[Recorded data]
********

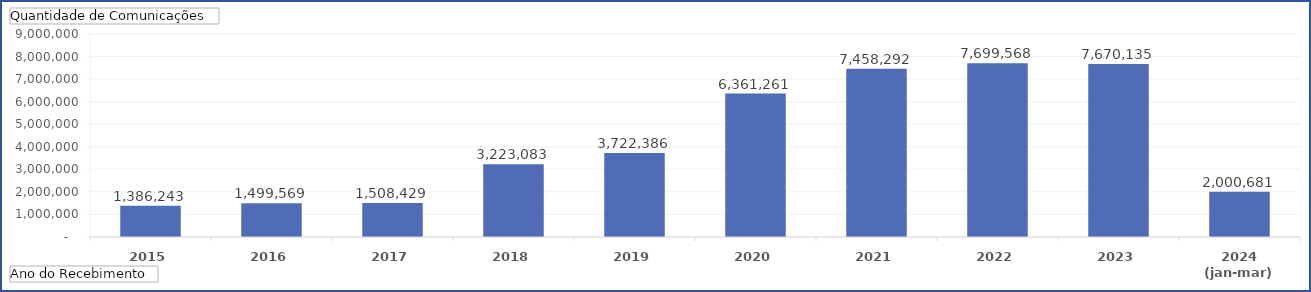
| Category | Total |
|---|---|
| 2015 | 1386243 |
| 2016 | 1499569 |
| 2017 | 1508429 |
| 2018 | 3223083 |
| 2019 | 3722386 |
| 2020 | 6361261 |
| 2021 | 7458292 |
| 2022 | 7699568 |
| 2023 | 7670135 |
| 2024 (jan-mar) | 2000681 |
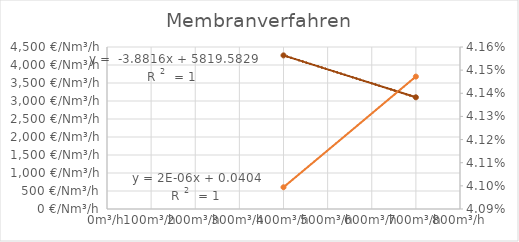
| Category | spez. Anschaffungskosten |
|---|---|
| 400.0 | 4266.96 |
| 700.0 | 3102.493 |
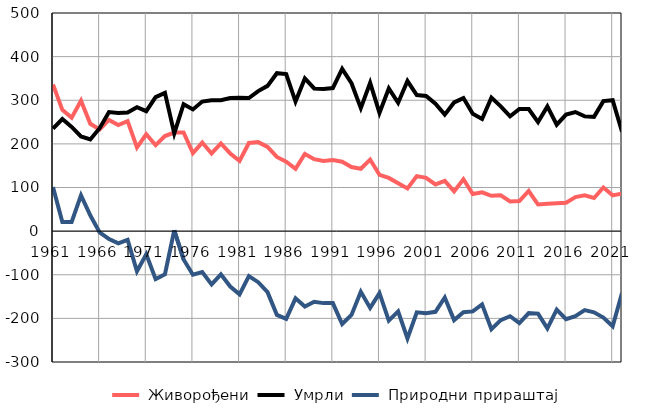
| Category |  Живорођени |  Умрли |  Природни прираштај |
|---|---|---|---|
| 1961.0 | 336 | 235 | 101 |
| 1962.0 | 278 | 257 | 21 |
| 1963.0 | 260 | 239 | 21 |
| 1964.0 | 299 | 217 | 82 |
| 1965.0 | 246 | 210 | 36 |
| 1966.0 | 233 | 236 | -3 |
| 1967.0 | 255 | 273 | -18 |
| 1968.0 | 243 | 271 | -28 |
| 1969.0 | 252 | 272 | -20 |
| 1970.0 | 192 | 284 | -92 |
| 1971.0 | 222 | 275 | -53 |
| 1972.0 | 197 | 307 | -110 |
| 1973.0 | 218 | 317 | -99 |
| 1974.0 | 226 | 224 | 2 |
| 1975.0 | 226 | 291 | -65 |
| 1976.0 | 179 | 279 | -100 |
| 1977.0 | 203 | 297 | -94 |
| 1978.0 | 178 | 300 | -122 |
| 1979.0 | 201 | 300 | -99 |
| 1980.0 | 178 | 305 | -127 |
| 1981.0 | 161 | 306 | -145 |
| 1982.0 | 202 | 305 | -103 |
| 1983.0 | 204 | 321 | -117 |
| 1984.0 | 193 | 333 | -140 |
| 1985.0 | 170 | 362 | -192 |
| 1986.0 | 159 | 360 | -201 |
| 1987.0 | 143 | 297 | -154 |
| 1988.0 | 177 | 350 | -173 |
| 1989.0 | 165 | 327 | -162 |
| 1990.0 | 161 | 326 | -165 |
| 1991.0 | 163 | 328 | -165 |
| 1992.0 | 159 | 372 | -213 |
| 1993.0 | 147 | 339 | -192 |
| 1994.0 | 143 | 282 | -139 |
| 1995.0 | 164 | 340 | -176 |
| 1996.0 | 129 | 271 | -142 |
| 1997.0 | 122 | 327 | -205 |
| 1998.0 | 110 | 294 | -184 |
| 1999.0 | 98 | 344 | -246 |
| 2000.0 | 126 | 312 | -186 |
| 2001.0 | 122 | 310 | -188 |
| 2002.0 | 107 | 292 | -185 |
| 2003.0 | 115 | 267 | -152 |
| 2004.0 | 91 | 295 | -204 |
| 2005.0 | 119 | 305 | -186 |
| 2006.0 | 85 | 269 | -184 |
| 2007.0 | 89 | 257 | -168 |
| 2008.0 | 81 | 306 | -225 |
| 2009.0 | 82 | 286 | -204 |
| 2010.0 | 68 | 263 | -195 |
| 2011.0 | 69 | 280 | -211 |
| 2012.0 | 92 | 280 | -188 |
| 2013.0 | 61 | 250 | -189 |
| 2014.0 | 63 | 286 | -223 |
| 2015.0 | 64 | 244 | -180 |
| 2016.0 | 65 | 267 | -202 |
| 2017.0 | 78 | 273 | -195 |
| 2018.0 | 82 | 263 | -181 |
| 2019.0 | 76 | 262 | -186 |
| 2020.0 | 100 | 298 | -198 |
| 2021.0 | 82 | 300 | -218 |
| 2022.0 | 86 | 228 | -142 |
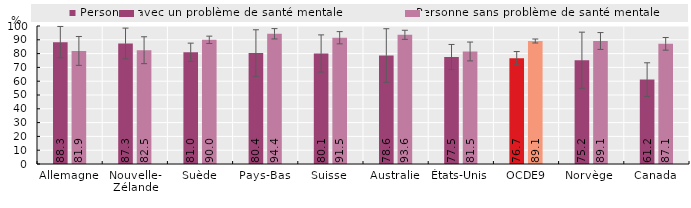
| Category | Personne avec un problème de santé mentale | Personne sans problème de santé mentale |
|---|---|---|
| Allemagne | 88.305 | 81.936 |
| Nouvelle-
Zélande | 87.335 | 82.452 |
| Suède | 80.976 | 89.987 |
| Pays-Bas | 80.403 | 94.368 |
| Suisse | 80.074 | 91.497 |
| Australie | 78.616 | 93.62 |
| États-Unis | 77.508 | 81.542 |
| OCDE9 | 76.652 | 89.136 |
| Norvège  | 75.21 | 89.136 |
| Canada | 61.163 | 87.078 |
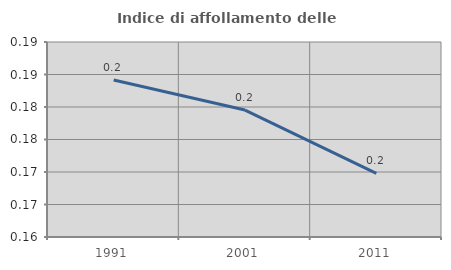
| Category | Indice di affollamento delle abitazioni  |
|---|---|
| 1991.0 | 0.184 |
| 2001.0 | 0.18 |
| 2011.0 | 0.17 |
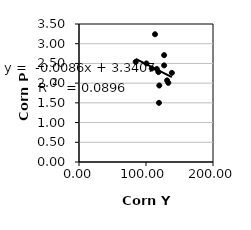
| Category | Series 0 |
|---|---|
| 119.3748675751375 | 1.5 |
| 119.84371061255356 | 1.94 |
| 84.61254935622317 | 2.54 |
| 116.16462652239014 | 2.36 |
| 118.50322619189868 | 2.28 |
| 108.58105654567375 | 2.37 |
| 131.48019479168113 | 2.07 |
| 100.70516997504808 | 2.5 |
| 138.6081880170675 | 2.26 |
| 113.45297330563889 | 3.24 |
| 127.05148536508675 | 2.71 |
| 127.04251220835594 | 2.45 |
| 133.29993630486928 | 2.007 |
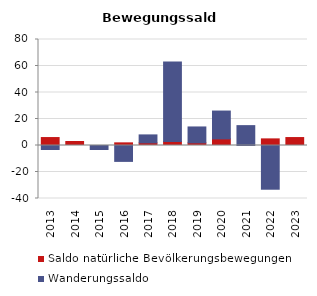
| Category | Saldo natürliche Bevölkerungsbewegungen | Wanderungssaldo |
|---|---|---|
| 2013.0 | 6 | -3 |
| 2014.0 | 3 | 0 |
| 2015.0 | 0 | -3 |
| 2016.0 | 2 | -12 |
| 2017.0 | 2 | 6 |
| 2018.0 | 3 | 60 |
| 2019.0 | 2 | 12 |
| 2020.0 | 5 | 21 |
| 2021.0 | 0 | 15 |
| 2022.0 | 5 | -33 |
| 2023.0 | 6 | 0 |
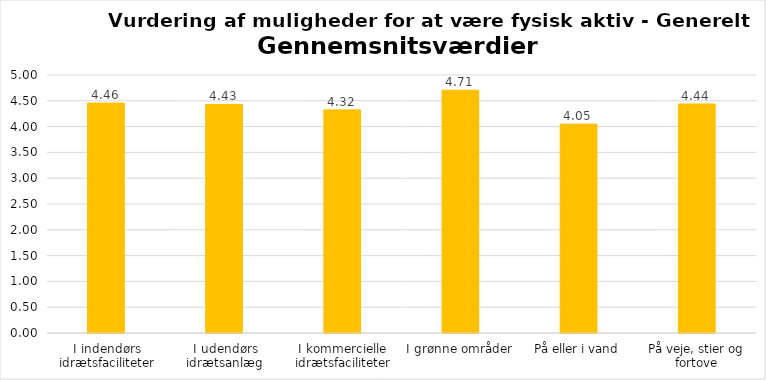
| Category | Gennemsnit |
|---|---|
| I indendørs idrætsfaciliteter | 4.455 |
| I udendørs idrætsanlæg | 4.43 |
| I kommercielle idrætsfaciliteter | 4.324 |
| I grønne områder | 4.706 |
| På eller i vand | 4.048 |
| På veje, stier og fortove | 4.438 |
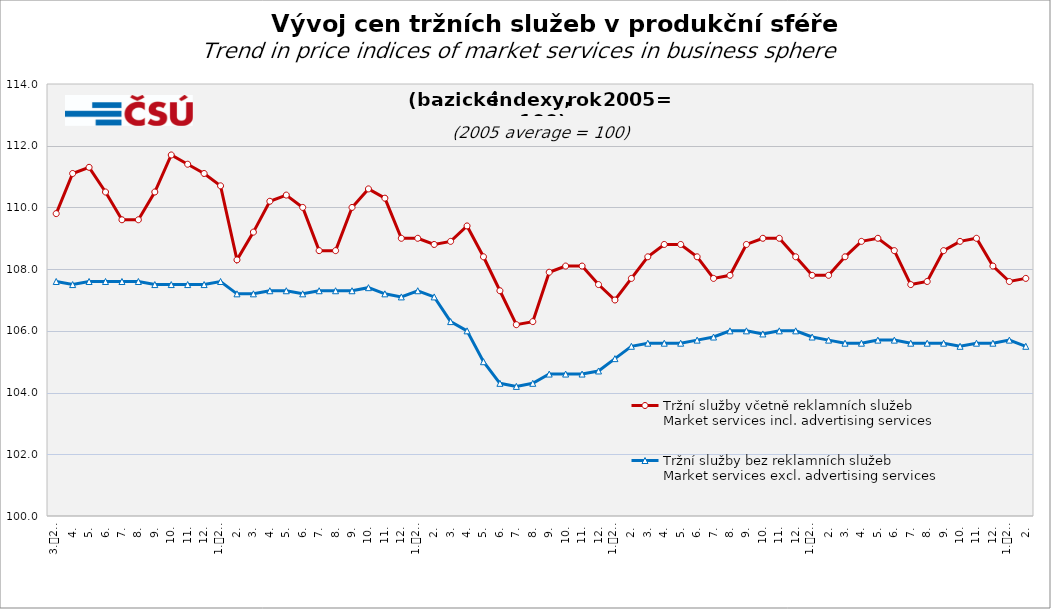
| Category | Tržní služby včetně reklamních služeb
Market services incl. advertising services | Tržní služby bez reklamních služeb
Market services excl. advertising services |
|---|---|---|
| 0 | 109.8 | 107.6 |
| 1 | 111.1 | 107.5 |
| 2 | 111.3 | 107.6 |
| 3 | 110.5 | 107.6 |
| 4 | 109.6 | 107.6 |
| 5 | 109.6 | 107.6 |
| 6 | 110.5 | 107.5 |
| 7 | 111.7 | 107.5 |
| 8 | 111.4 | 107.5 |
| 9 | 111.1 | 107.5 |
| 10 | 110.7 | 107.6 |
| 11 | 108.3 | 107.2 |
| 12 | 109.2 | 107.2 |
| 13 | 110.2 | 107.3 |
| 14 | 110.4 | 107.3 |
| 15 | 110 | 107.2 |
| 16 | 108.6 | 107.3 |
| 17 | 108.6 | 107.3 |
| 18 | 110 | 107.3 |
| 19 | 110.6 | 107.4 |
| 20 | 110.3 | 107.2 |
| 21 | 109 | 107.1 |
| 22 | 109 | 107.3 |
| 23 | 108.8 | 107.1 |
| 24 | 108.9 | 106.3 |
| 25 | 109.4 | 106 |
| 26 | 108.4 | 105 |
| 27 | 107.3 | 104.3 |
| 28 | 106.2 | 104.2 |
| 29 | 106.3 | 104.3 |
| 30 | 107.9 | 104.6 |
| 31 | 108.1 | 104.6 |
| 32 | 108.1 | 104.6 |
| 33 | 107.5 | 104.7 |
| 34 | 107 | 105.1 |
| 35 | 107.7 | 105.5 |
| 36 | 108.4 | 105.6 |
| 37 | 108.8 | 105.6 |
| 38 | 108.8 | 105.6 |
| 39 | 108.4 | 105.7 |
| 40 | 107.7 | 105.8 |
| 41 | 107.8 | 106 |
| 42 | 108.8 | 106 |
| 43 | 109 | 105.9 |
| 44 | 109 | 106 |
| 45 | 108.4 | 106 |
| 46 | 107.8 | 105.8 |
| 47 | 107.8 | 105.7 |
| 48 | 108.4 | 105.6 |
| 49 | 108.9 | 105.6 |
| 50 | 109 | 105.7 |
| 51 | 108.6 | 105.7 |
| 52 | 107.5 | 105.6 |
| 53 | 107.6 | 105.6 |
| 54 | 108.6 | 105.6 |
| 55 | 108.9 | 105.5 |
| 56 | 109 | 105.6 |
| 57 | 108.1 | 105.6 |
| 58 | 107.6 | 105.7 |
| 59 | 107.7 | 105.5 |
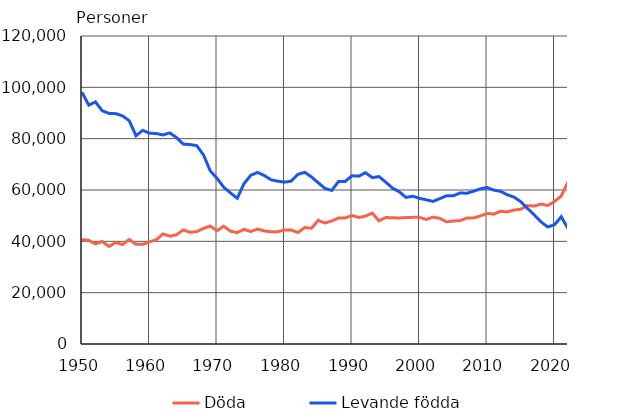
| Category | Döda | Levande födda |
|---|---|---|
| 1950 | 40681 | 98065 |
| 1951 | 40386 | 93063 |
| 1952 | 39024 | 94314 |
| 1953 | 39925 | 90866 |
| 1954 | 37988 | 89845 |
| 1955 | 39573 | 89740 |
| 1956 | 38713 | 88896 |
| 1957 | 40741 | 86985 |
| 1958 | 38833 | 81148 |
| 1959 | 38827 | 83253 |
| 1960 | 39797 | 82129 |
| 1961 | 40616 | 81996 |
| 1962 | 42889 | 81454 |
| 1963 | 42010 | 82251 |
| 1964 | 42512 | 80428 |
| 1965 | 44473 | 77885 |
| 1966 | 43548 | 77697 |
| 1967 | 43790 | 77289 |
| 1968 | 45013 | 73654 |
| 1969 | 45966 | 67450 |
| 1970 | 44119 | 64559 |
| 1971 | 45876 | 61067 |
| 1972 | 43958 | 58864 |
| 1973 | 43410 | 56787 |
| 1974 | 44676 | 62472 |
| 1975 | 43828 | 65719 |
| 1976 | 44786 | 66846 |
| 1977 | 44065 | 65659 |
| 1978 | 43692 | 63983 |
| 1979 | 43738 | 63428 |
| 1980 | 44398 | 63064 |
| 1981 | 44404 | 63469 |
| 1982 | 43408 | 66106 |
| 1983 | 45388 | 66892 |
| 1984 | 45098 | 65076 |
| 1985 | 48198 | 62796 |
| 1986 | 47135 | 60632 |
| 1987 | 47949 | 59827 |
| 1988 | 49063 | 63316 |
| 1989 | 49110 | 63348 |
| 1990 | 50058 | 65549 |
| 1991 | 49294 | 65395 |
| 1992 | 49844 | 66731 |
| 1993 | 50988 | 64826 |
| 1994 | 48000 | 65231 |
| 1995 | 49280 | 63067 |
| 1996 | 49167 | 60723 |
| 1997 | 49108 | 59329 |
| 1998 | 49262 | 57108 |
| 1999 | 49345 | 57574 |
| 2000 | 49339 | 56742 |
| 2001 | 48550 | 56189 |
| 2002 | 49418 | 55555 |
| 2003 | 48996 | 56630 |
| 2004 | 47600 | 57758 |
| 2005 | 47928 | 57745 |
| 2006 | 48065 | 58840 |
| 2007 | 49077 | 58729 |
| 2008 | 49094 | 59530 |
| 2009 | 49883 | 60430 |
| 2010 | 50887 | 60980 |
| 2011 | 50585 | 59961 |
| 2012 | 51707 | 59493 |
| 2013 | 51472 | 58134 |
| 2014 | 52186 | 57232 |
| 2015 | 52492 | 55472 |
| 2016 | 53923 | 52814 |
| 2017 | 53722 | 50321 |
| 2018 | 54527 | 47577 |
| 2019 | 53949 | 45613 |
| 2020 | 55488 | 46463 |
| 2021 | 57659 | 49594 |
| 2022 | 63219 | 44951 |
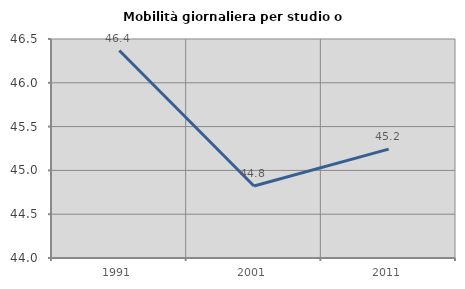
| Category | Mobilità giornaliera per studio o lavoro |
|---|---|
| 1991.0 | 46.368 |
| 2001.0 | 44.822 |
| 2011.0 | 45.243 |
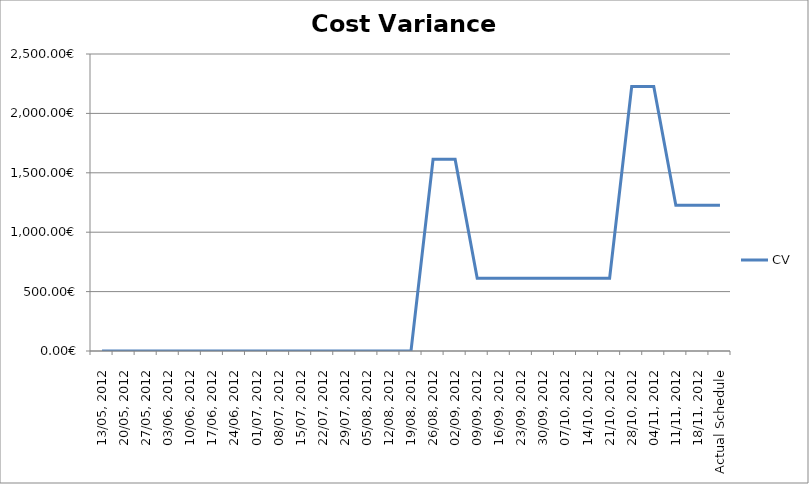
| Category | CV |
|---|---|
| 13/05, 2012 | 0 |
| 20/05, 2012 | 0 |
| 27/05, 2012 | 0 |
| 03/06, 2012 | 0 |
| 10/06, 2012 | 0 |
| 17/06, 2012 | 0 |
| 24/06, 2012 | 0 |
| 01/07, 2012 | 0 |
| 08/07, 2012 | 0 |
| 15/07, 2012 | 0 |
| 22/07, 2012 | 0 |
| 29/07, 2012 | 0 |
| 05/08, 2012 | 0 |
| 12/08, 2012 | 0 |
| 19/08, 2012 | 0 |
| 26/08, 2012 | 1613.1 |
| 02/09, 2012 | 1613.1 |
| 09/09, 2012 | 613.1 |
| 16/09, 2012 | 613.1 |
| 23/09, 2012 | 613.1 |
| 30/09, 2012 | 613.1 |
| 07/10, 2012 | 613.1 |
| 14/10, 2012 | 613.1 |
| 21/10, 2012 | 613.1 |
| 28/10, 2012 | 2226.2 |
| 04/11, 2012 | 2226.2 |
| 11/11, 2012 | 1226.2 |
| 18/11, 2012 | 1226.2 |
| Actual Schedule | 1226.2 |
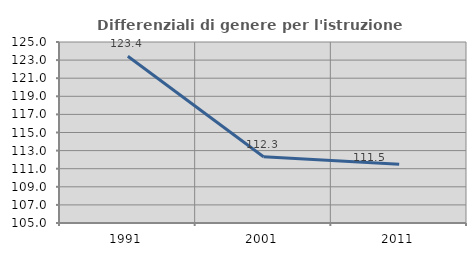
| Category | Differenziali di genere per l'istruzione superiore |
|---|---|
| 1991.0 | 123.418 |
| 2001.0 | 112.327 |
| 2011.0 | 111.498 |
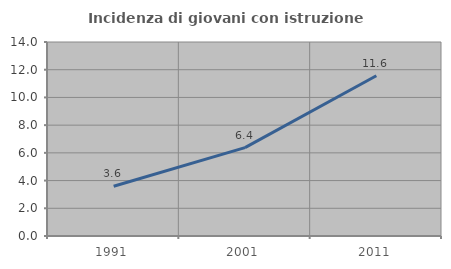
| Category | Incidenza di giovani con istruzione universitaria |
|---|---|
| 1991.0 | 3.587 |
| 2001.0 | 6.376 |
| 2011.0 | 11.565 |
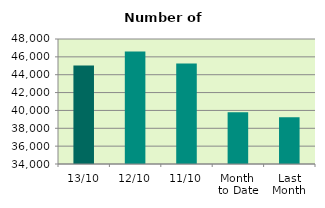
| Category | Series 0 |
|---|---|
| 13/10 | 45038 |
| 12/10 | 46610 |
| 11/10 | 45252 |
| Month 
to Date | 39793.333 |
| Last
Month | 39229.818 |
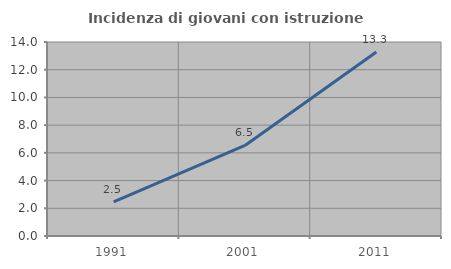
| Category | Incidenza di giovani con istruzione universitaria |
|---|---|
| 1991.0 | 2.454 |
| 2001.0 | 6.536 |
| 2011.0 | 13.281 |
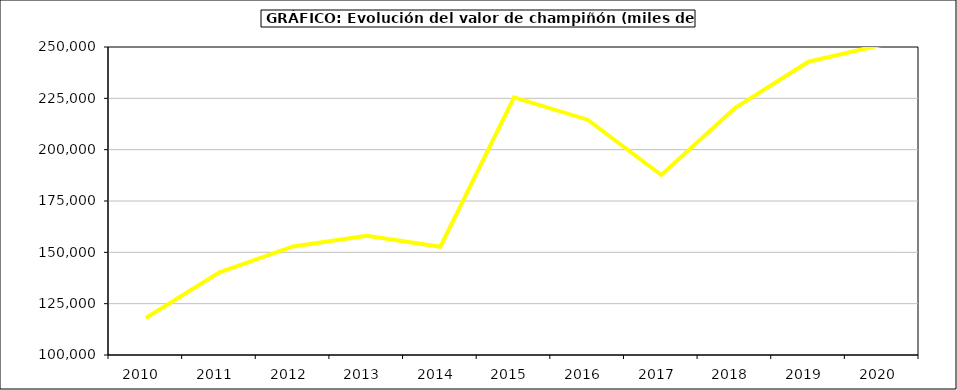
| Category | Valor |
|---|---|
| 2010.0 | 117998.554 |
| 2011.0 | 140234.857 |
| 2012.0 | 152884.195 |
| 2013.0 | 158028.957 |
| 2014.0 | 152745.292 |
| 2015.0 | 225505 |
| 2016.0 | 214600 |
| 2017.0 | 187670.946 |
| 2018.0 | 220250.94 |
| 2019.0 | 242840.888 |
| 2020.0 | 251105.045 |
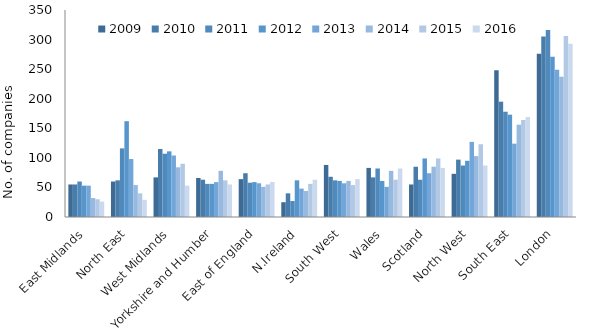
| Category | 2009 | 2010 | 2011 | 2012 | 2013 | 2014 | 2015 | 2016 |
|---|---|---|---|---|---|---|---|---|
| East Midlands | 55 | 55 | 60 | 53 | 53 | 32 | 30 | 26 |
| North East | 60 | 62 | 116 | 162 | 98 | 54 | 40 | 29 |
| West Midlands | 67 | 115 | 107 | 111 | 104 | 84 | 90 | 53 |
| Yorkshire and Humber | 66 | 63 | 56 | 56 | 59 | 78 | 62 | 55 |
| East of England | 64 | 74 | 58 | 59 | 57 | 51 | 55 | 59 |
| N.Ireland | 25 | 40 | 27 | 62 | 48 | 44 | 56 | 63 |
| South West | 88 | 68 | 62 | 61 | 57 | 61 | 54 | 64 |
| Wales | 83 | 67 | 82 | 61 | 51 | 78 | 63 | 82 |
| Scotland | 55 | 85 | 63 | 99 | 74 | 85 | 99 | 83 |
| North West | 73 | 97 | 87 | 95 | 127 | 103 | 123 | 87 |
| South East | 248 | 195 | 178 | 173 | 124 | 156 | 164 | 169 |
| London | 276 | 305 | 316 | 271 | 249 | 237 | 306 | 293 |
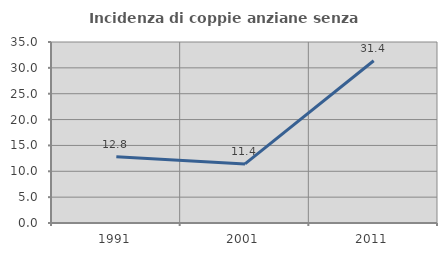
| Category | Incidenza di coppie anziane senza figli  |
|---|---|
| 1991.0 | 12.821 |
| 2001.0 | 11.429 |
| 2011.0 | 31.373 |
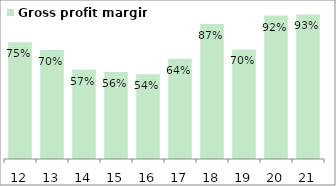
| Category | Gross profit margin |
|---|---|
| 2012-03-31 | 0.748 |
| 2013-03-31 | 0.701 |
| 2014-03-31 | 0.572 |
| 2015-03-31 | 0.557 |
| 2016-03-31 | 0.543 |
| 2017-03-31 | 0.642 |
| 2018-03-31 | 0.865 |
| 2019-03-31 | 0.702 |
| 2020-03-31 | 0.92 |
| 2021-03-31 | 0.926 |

********

ACTIVITY => Using the data above, extract exactly the lines from the one that holds "107.8 | 105.7 |" to the one that holds "107.6 | 105.7 |", both ends included, and no others.

YOUR RESPONSE =>
| 47 | 107.8 | 105.7 |
| 48 | 108.4 | 105.6 |
| 49 | 108.9 | 105.6 |
| 50 | 109 | 105.7 |
| 51 | 108.6 | 105.7 |
| 52 | 107.5 | 105.6 |
| 53 | 107.6 | 105.6 |
| 54 | 108.6 | 105.6 |
| 55 | 108.9 | 105.5 |
| 56 | 109 | 105.6 |
| 57 | 108.1 | 105.6 |
| 58 | 107.6 | 105.7 |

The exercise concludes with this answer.